The idea that Hamilton shouldn't be mythologized seems a bit too pat.  Let's turn this idea around and ask why Martin Luther King Jr. should be mythologized.  Did he deserve it more than Alexander Hamilton?  King's earlier plagiarism is not exactly up for debate, is it?  But people left, right and center seek to co-opt King into their respective political mythologies.  David Bowie getting praise from Jacobin seems to prove the point in another way, if an artist or a public figure is popular enough Americans of any political stripe will find some way, even a desperate way, to assimilate them into identity politics.  We haven't stopped living in an age where Cold War era political binaries about whether something is even art or not based on the publicly observable political alliances of artists is a way to decide whether "it" is even art or not. 

It can seem like there are two categorical ideals about the nature of art that are in conflict with reactions to Hamilton among critics.  The first could be said to be the camp that considers the aim of art to articulate a vision of shared ideals, whatever those ideals might be.  If Hamilton is in this first category then to find it wanting from the second category doesn't mean it hasn't faltered in measuring up to the ideals of the second category.  But neither does it mean that it should be considered a failure for not setting out to do what someone else thinks art should do.  To recall an old debate on Batman Begins, local writer Charles Mudede asserted that it's ridiculous to compare Nolan's Batman film from 2005 to something by Godard.  If you set out to assess whether a movie works on the basis of the goals set out for itself, Nolan's film worked. 

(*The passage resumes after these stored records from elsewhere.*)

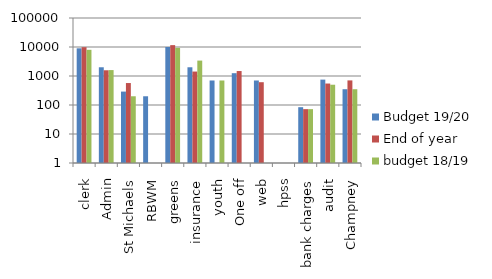
| Category | Budget 19/20 | End of year | budget 18/19 |
|---|---|---|---|
| clerk | 9000 | 9857.22 | 8000 |
| Admin | 2000 | 1576.25 | 1600 |
| St Michaels | 290 | 572 | 200 |
| RBWM | 200 | 1 | 1 |
| greens | 10000 | 11594.29 | 9335 |
| insurance | 2000 | 1423.42 | 3400 |
| youth | 700 | 1 | 700 |
| One off | 1250 | 1482.81 | 1 |
| web | 700 | 611 | 1 |
| hpss | 1 | 1 | 1 |
| bank charges | 84 | 72 | 72 |
| audit | 750 | 550 | 500 |
| Champney | 350 | 705.13 | 350 |

To put it another way, in the history of the arts an artist can be loathed and loved for the same set of traits.  The reasons some people love Hemmingway are the reasons I can't stand him, just as the reasons I love Jane Austen are the reasons some people can't stand her work.  Berlioz found J. S. Bach tedious.  People who did like Bach may have found Berlioz' approach to counterpoint incompetent.  You probably get the idea here.  So, on to that second category, a category of thought about the arts that seems to be more and more dominant in our era, perhaps in reaction to fallacious claims of the universal appeal of the arts from earlier eras.

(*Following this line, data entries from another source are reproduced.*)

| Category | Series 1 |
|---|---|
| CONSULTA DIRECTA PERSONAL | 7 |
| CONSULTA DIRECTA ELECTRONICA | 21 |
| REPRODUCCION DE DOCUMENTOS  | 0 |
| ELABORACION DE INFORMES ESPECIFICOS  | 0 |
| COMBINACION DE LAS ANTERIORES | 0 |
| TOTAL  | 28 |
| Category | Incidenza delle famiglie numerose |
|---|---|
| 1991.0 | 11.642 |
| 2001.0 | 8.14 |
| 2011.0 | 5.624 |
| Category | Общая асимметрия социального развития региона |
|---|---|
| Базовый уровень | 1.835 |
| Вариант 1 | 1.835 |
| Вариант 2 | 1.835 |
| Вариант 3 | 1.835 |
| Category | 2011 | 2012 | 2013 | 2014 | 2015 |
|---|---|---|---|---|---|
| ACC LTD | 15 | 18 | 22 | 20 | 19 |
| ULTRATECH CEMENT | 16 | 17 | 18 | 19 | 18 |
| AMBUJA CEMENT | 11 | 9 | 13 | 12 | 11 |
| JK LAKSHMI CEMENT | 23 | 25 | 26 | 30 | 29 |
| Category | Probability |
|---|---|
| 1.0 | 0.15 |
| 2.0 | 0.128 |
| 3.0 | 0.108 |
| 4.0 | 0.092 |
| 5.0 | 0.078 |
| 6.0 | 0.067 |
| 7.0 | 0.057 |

The second category of thought about the aim of the arts  could be called the impulse to recognize within the arts vicarious living.  It's not about the lives some of us think we SHOULD live but ruminations about the lives we DO live. Those for whom the aim of the arts is vicarious living and representation may have more of a voice in arts criticism and commentary now not for what they do see but for what they don't see.  Whether we're talking about OscarsSoWhite or concerns about Scarlett Johansson playing the Major from Ghost in the Shell, this concern crops up in an impulse to regard the arts as a form of vicarious living--when certain lives seem curiously or even systematically under-represented in the realm of vicarious living (i.e. the arts) people get concerned.  When appeals are made by those in category 1 to people in category 2 that the shared ideals might be enough, the folks in category 2 might disagree. 

Regarding these categories for art it would seem that it is good to hold on to one thing without letting go of the other and as Ecclesiastes advised, the one who fears God will come forth with both of them.